In March, with the 100th birthday of the great Italian soprano, Magda Olivero, knowing that the birthday of another of the greatest of all operatic voices, Giulietta Simionato, the majestic Italian mezzo-soprano, was alive, also born in 1910, with her centennial in May, I had so hoped this year for a celebratory "duet." Not a literal duet between these true operatic LEGENDS -- that term is used for many, but these two women are/were textbook definitions of musical legnds -- but a near-concurrent fete of their long lives.
Alas, the great Simionato, one of only a handful of not my favorite singers, but my operatic idols, did not see her big day (May 12). She left our world today instead. It seems almost impossible--one thought that Simionato was invincible.
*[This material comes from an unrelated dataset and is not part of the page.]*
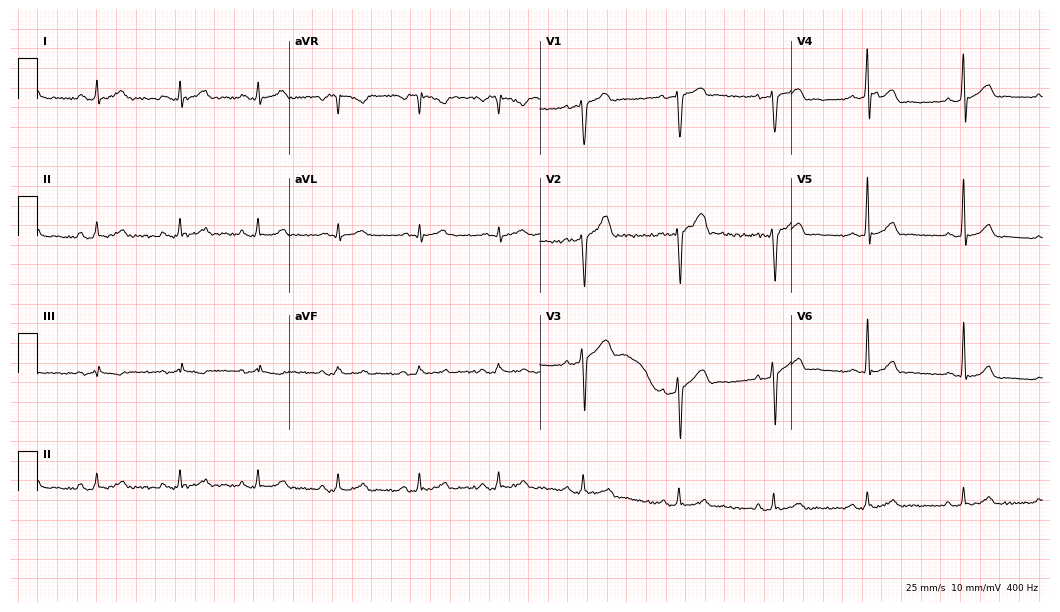
Resting 12-lead electrocardiogram (10.2-second recording at 400 Hz). Patient: a 32-year-old male. Read as a normal ECG.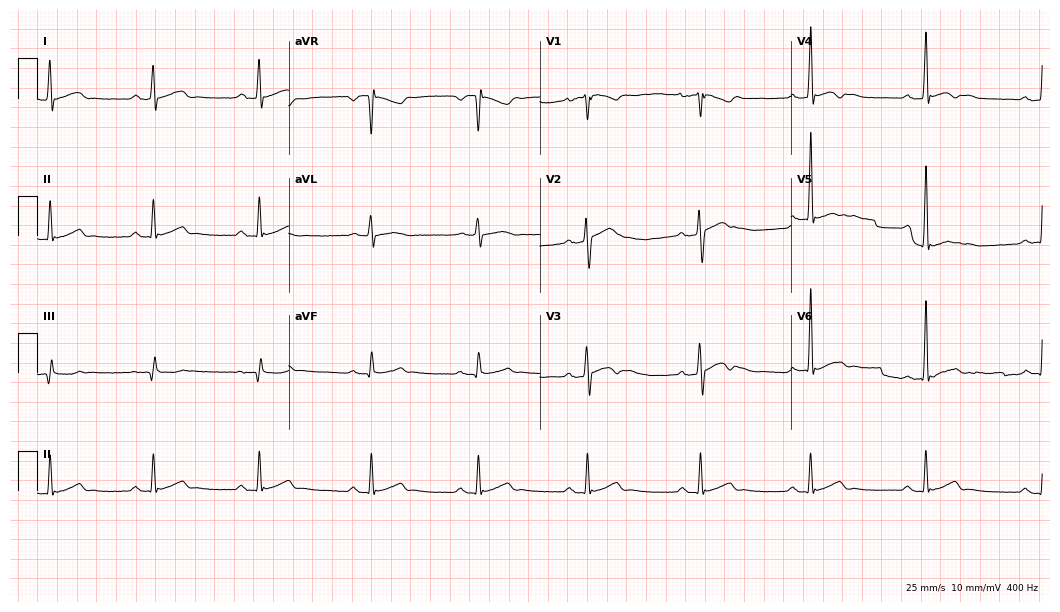
Electrocardiogram, a man, 33 years old. Of the six screened findings (first-degree AV block, right bundle branch block, left bundle branch block, sinus bradycardia, atrial fibrillation, sinus tachycardia), none is recorded. Findings outside these six are not listed.

Go back a little over a decade to when, at age 88, this greatest and most versatile of Italian vocal artists made an appearance in the eccentric documentary, "Opera Fanatic: Stefan and the Divas." The documentary centered around the unique person of Stefan Zucker -- someone hard to pigeonhole into a single category -- and his personal quest to interview the great singers of the past generations of the Italian style. Some of these divas seemed spry, others frail, but none as regal, powerful and youthful for her respective age -- ranging from their late 60s to nearly 100 (i.e. Gina Cigna and Iris Adami Corradetti) at the time that Zucker spoke with them for the documentary -- as La Simionato. When she also illustrated a musical point with her own grand mezzo soprano voice -- which had notes as low and dark as a contralto as well as a ringing, soprano-timbred High-C! -- the freshness and power of the sound, especially for a woman her age, gave viewers a true and unexpected thrill.
I won't get biographical. There is much to be read about this unique artist in print and on the web. (Do take time to do so.) Suffice to say that I first heard her as Azucena on the 1956 Decca recording of Verdi's "Il Trovatore," with co-stars, Renata Tebaldi and Mario del Monaco (conducted by Alberto Erede), and I listened to the entire recording over and over again mouth agape. I was hooked on the first listening and followed this with her Amneris, her Rosina in "Il barbiere di siviglia," her Cenerentola, her Giovanna Seymour, her Carmen, and her unsurpassed Valentine in Meyerbeer's "Les Huguenots" and Princess Eboli in Verdi's "Don Carlo," and her PEERLESS Santuzza, among many others. (How's THAT for range?!?!)
I had seen Simionato in interviews into her late nineties. She looked fit as a fiddle and was still conducting master classes and judging vocal competitions until just a year or so ago. As I said, I thought she would defy the odds and live to be a supercentenarian. It was not to be but we were truly blessed with her 99 years.
Rest-In-Peace truly grand DIVA. I loved and still love you.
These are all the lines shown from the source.